[What to do] In the records below, find the line containing "Les Luthiers durante" and print it and every line after it exactly, through the end. Skip pictures.

Records from a dataset
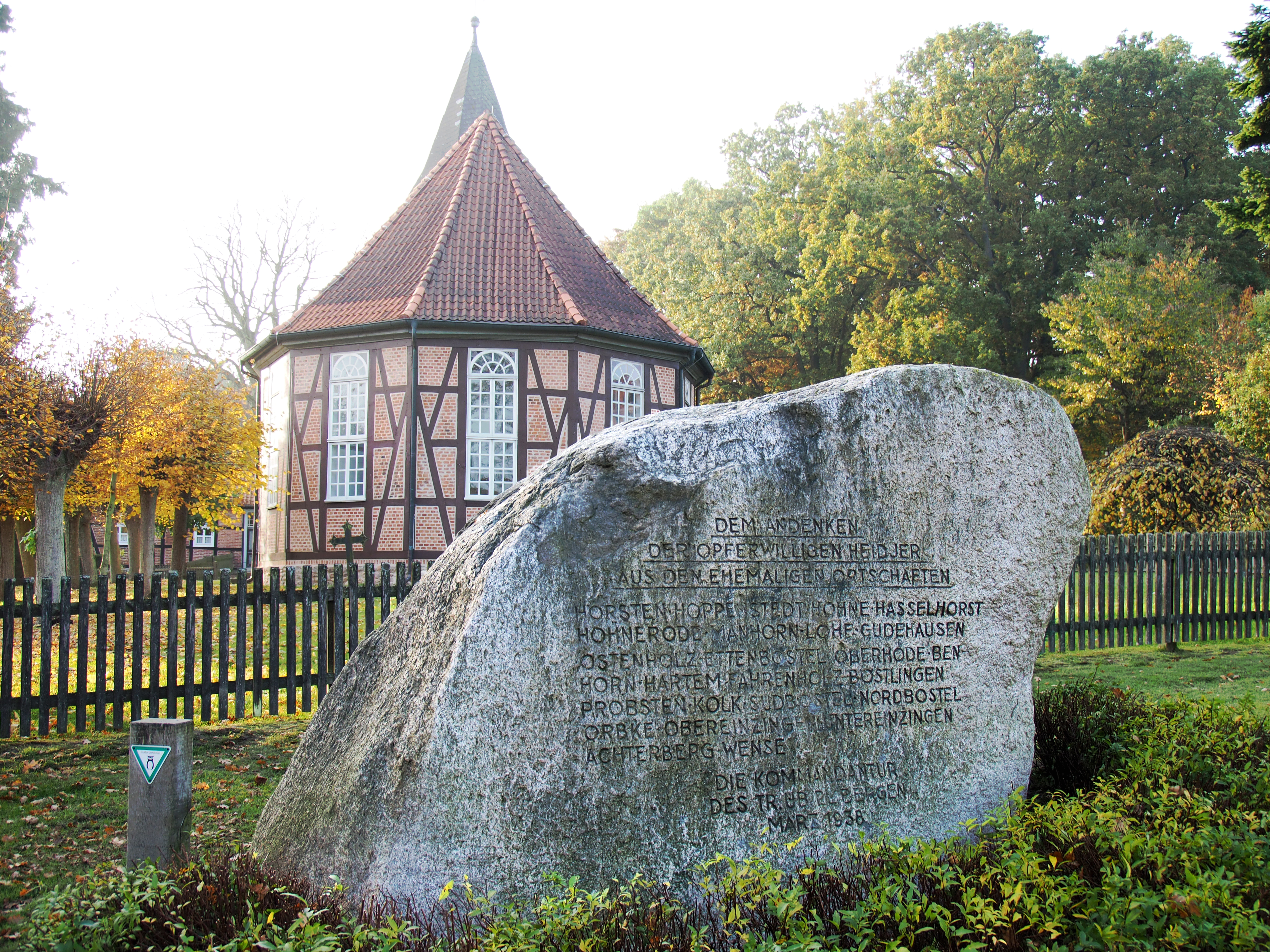 Hoher Stein an der Kirche in Ostenholz im gemeindefreien Bezirk Osterheide im Landkreis Heidekreis - nach seinem Fundort der Wüstung Hanglüß „Der Riese von Hanglüß“ genannt
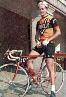 Il ciclista Marino Vigna
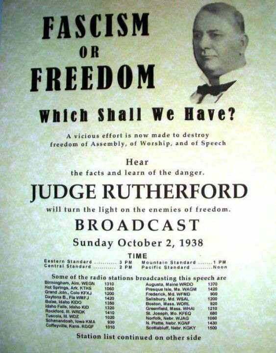 Zapowiedź przemówienia radiowego „Faszyzm czy wolność” wygłoszonego przez radio 2 października 1938 roku przez J.F. Rutherforda.
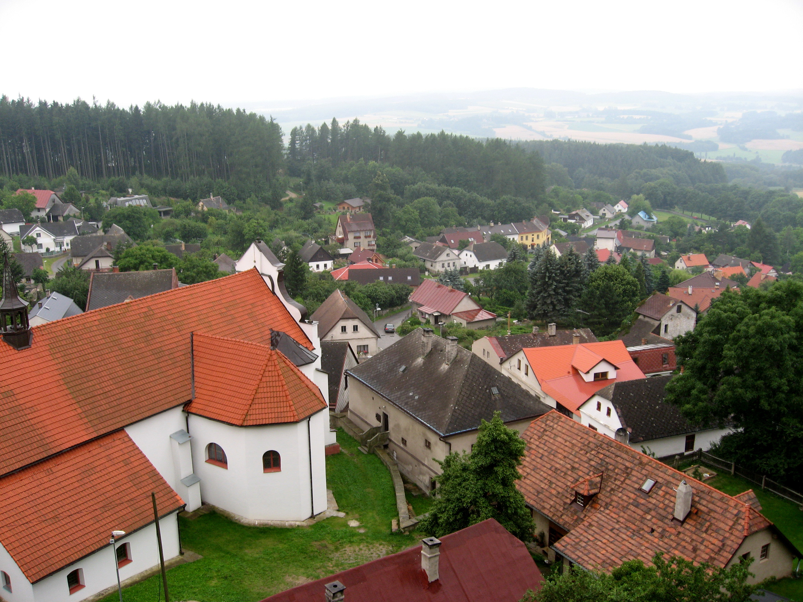 Výhled z hradu Lipnice nad Sázavou
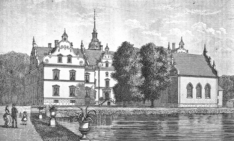 Ravnholt er en gammel hovedgård, som nævnes første gang i 1382. Gården ligger i Herrested Sogn, Vindinge Herred, Ørbæk Kommune. Hovedbygningen er opført i 1592-1620
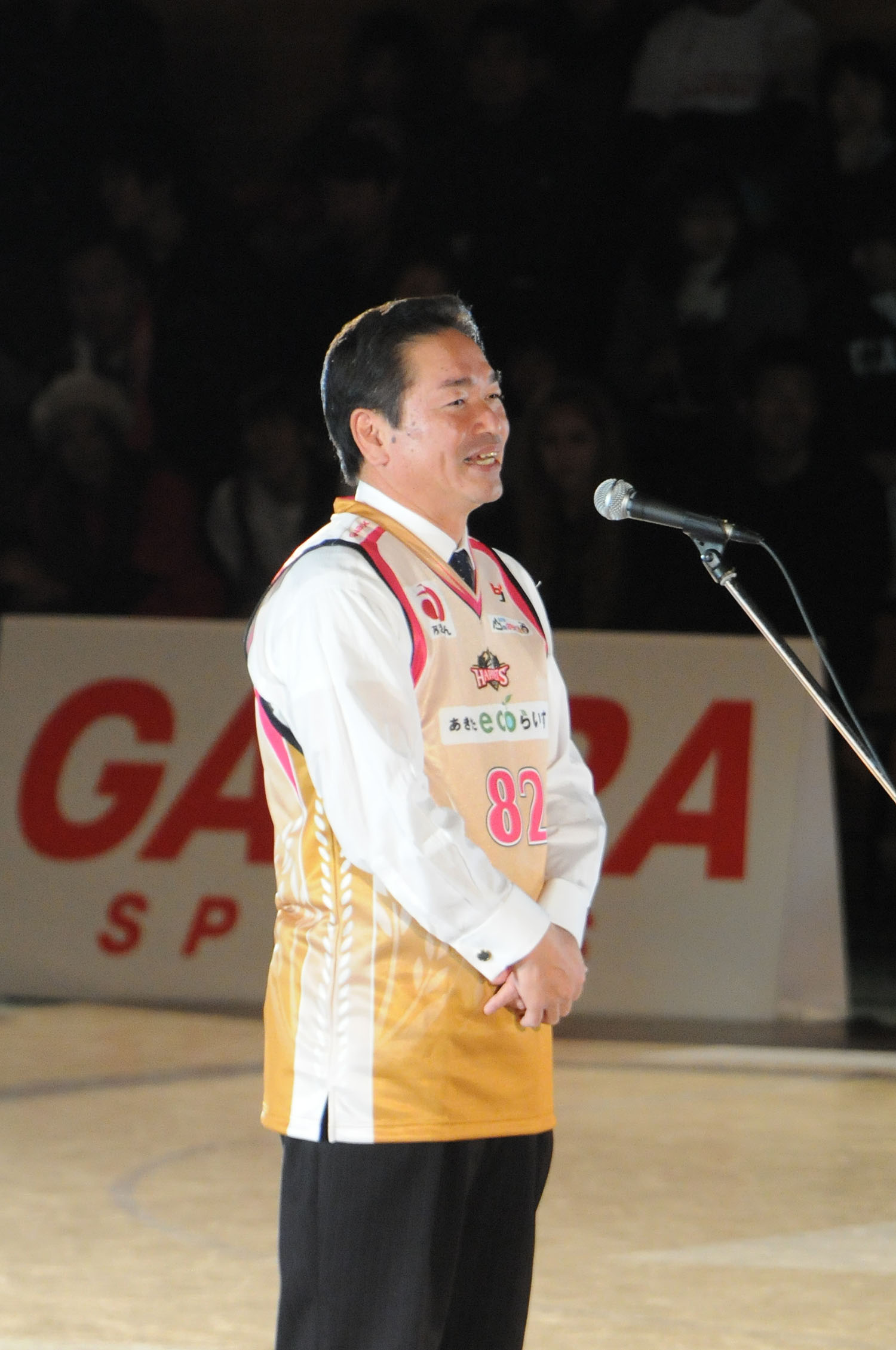 斉藤滋宣能代市長。能代市総合体育館で。
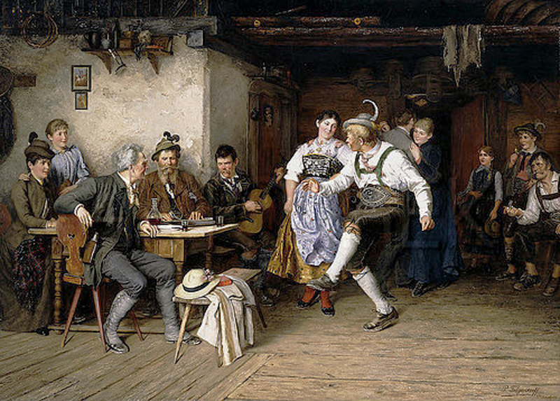 In der Weinstube
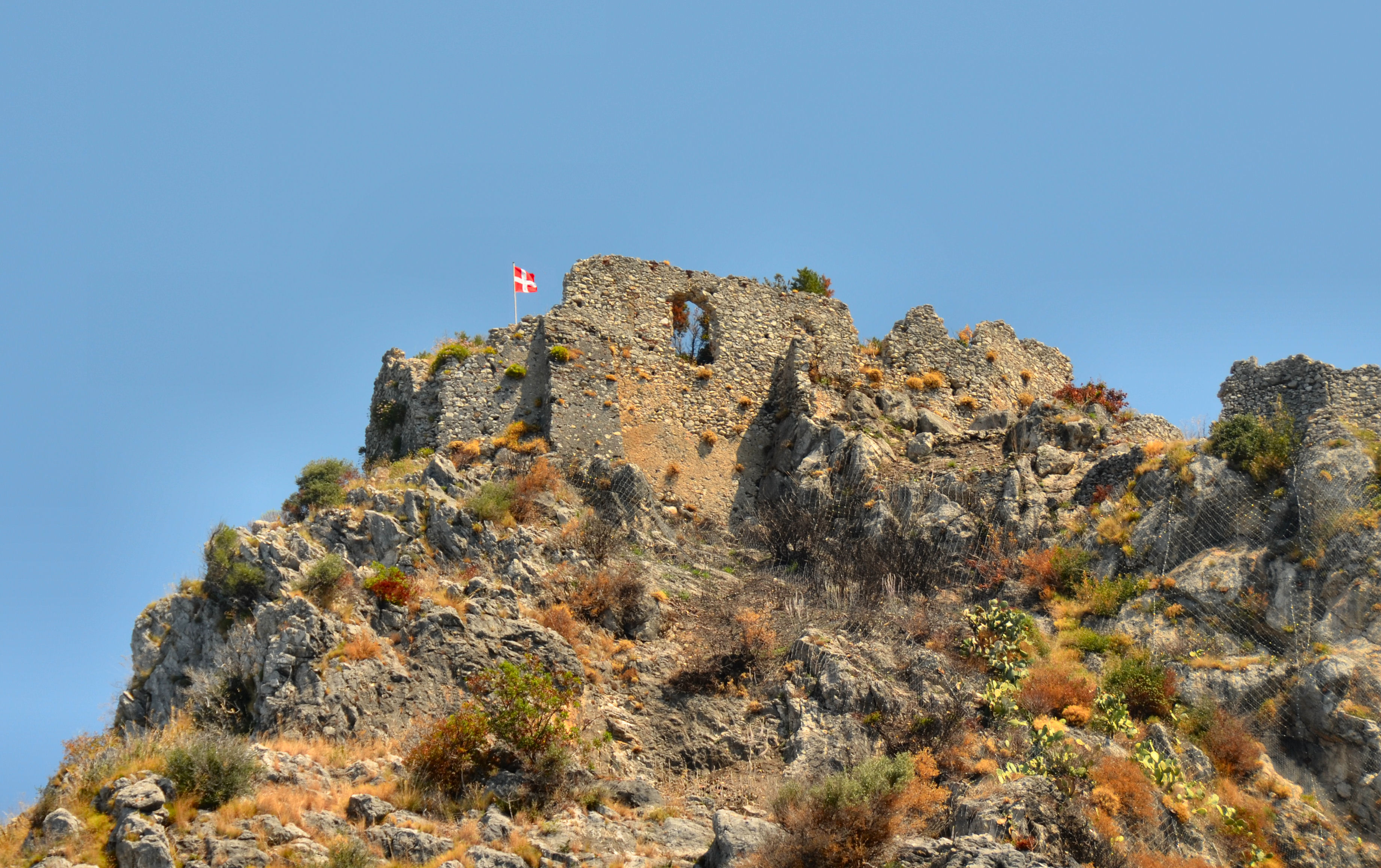 L'antico Castello di Castrocucco sormontato da una bandiera rossa con croce bianca al centro.
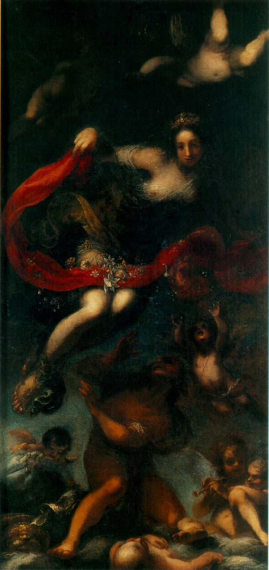 La Aurora
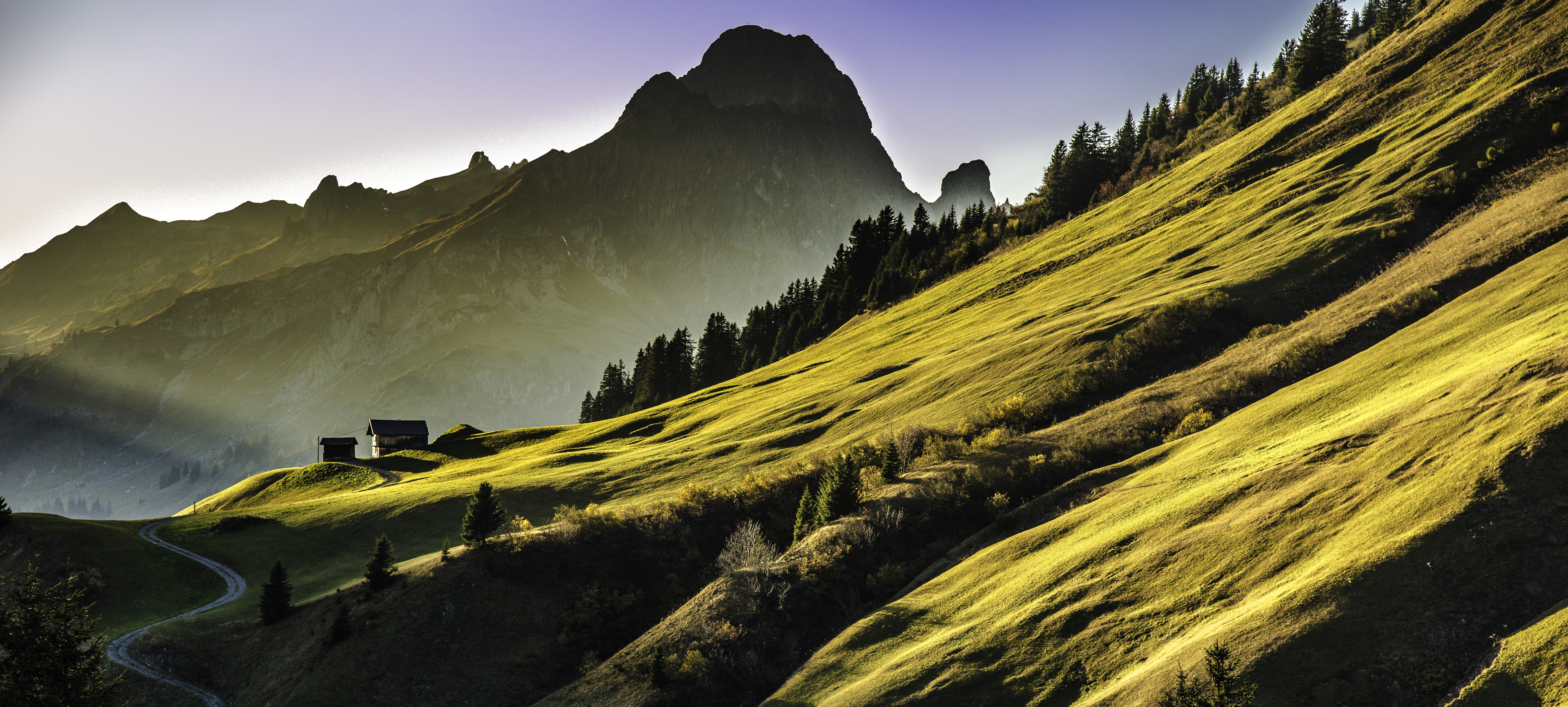 Landscape of Austria
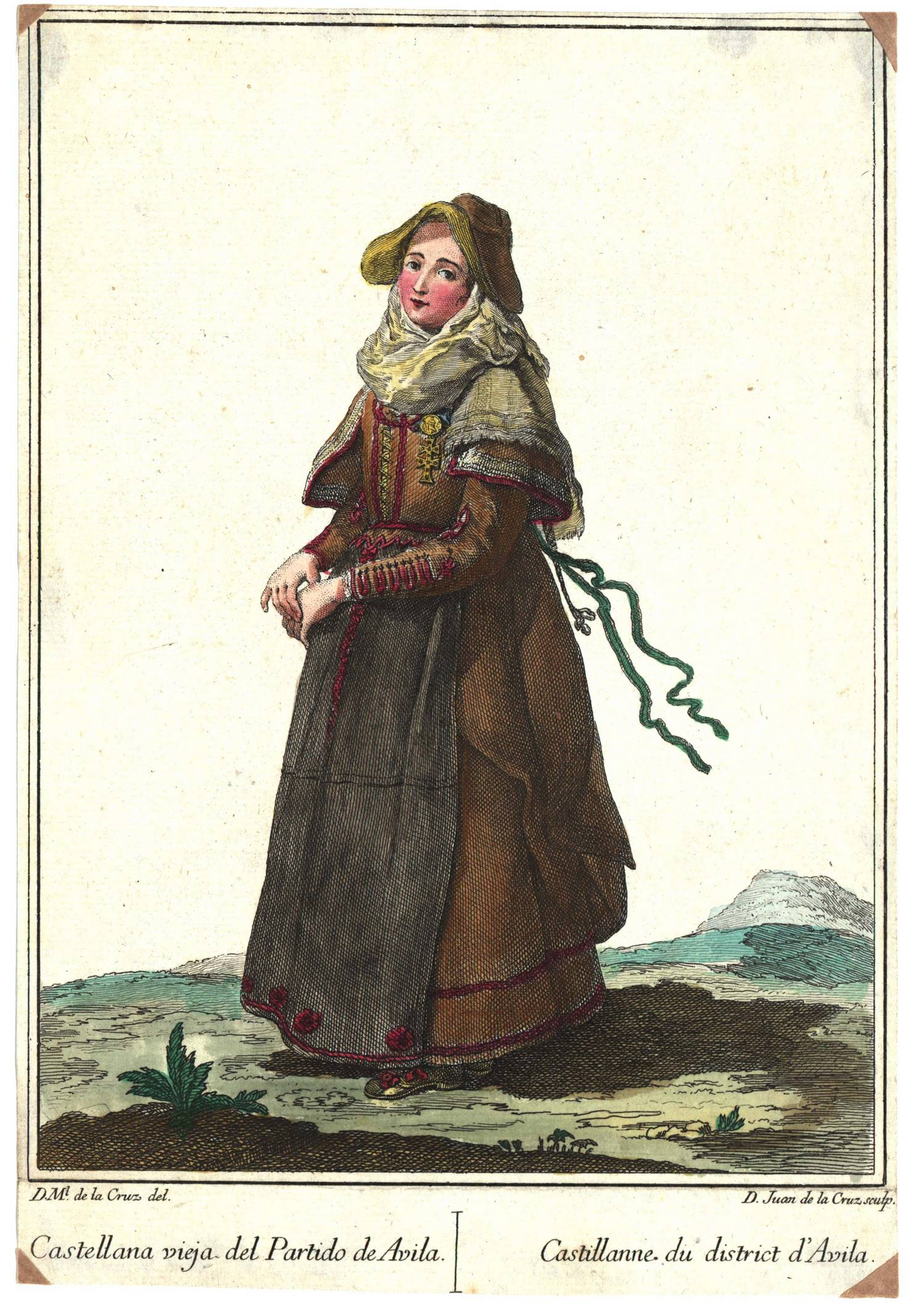 Serrano artesonero del partido de Ávila, España. Aguafuerte y buril.
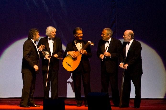 Les Luthiers durante una interpretación del recital "Los Premios Matropiero"
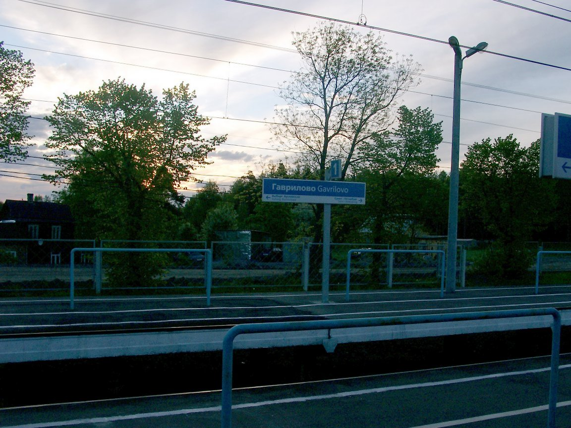 Железнодорожная станция Гаврилово, Ленинградская область, Россия.
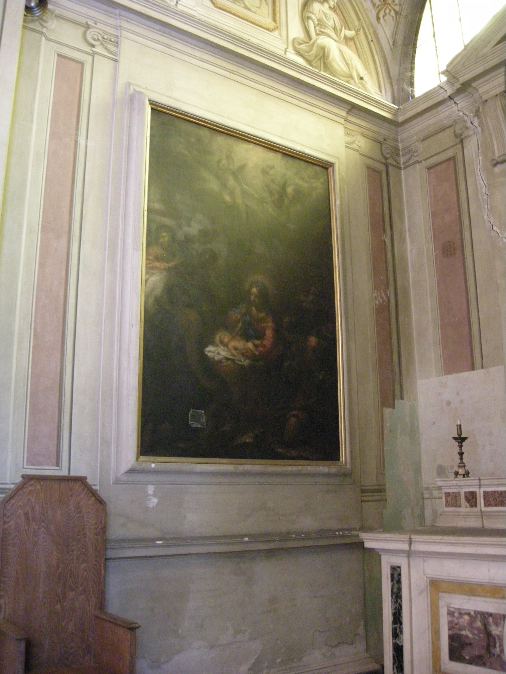 Santo spirito, cappella corsini, Francesco Botti, natività
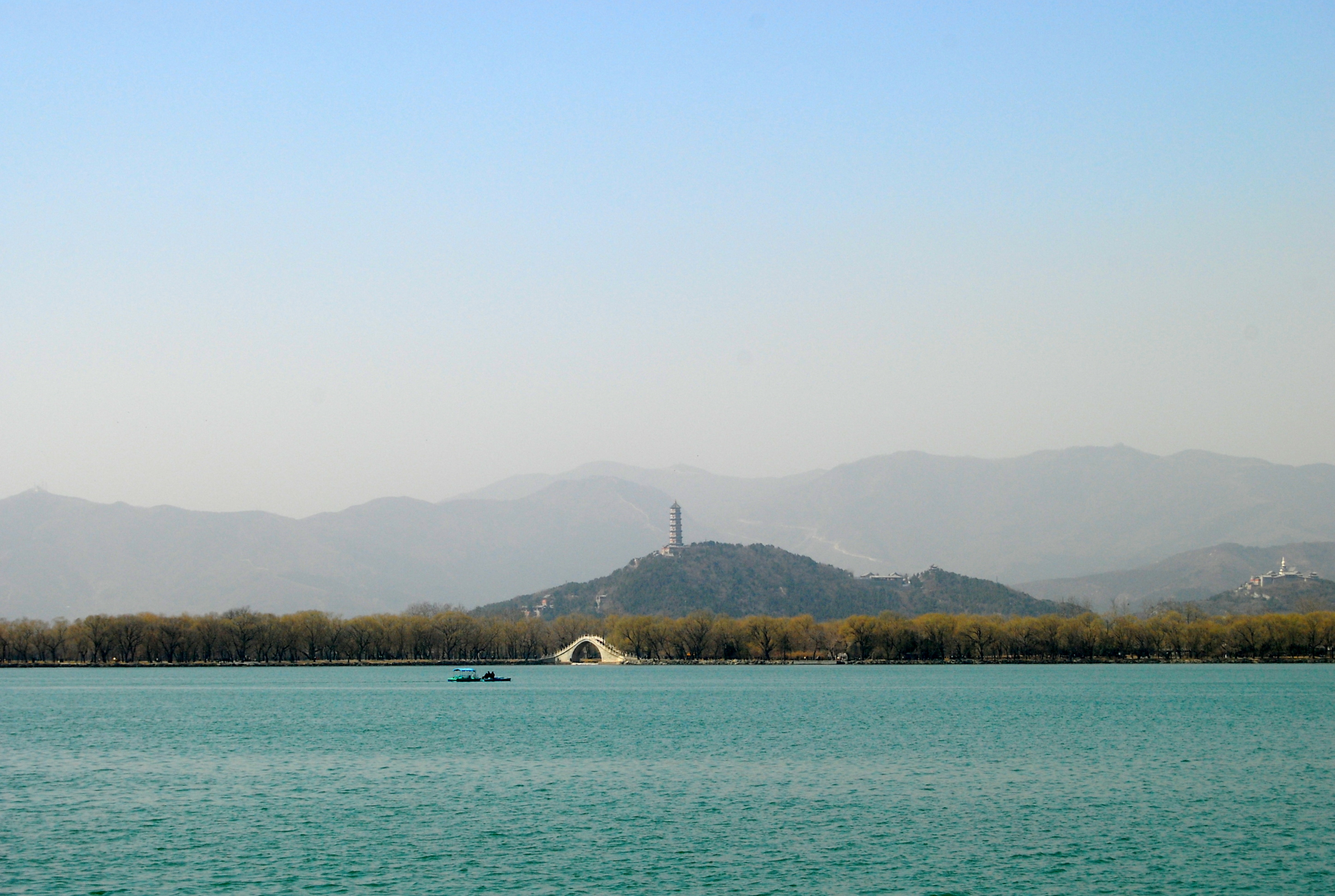 昆明湖南岸远眺万寿山

[Output]
 Les Luthiers durante una interpretación del recital "Los Premios Matropiero"
 Железнодорожная станция Гаврилово, Ленинградская область, Россия.
 Santo spirito, cappella corsini, Francesco Botti, natività
 昆明湖南岸远眺万寿山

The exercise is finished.